Erdoğan urges citizens to ‘fill up’ Turkey’s squares after failed coup attempt

Erdoğan urges citizens to ‘fill up’ Turkey’s squares after failed coup attempt

ISTANBUL
Erdoğan urges citizens to ‘fill up’ Turkey’s squares after failed coup attempt

REUTERS photo

President Recep Tayyip Erdoğan on July 17 urged people to fill up city squares across the country, following the failed military coup attempt that began on the night of July 15.

“Especially this week is very important. In the same way, we will not leave the squares. You will fill up the squares. This is not a situation to let rest. This is not just a 12-hour operation. We will continue determinedly,” Erdoğan said, while addressing the crowd during a funeral ceremony of those who were killed in the incidents at Istanbul’s Fatih Mosque. 

The president added that the coup attempt had failed thanks to the people who heeded his call to take to the streets across the country to thwart the plot by the representatives of the Fethullahist Terrorist Organization (FETÖ). Some 161 people were killed during the incidents, he added.

Erdoğan said the movement of those instructed by “superior minds” that cannot stand the unity and brotherhood of the nation to take over the state became a de facto armed attack on July 15.

As the crowd chanted “We want the death penalty,” referring to its restoration after 12 years, Erdoğan said the demands of the public in democracies could not be set aside, while noting that it would be evaluated by judicial authorities.
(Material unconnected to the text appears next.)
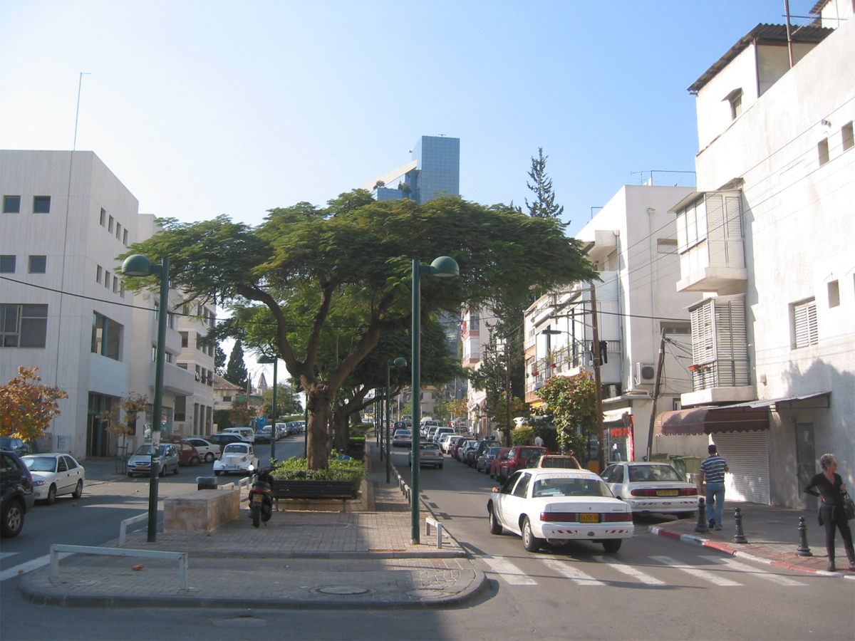 Yehudit avenue, Tel Aviv

“I also expressed this yesterday: In democracies, the demand of the public cannot be set aside. This is your right. The evaluation of that demand will be made by the related authorities constitutionally and then a decision will be taken. We have always put emotions in the background so far. We have looked before we leapt when taking decisions and we will take this step in a very positive way,” Erdoğan said.

The president also said the representatives of FETÖ tried to make the country’s legislative, executive and judicial bodies to clash but failed.

He pledged that the purging period started with the latest detentions would continue in all state institutions, including the judiciary and military, saying that they had surrounded the state like “a cancer virus.”

Erdoğan said the country would demand the handover of representatives of the organization from the U.S. and other Western countries. He said he repeatedly warned all statesmen he met about the organization but they did not take it seriously.

The president also reminded that the country designated it a terror organization just like the outlawed Kurdistan Workers’ Party (PKK), saying it was not enough and vowing to bring those representatives back to the country.

Erdoğan said Turkey was neither a country that could be undersold by such uprisings nor a country that could be managed from Pennsylvania, referring to the residence of U.S.-based Islamic scholar Fethullah Gülen.

Following the failed coup attempt on July 15, thousands of people again took to the streets late on July 16 across Turkey to condemn the coup attempt.

Protesters waved flags and chanted anti-coup slogans all night long in the central squares of Istanbul, Ankara and İzmir.

Turkish officials have repeatedly called on citizens to continue protesting the coup attempt in public squares.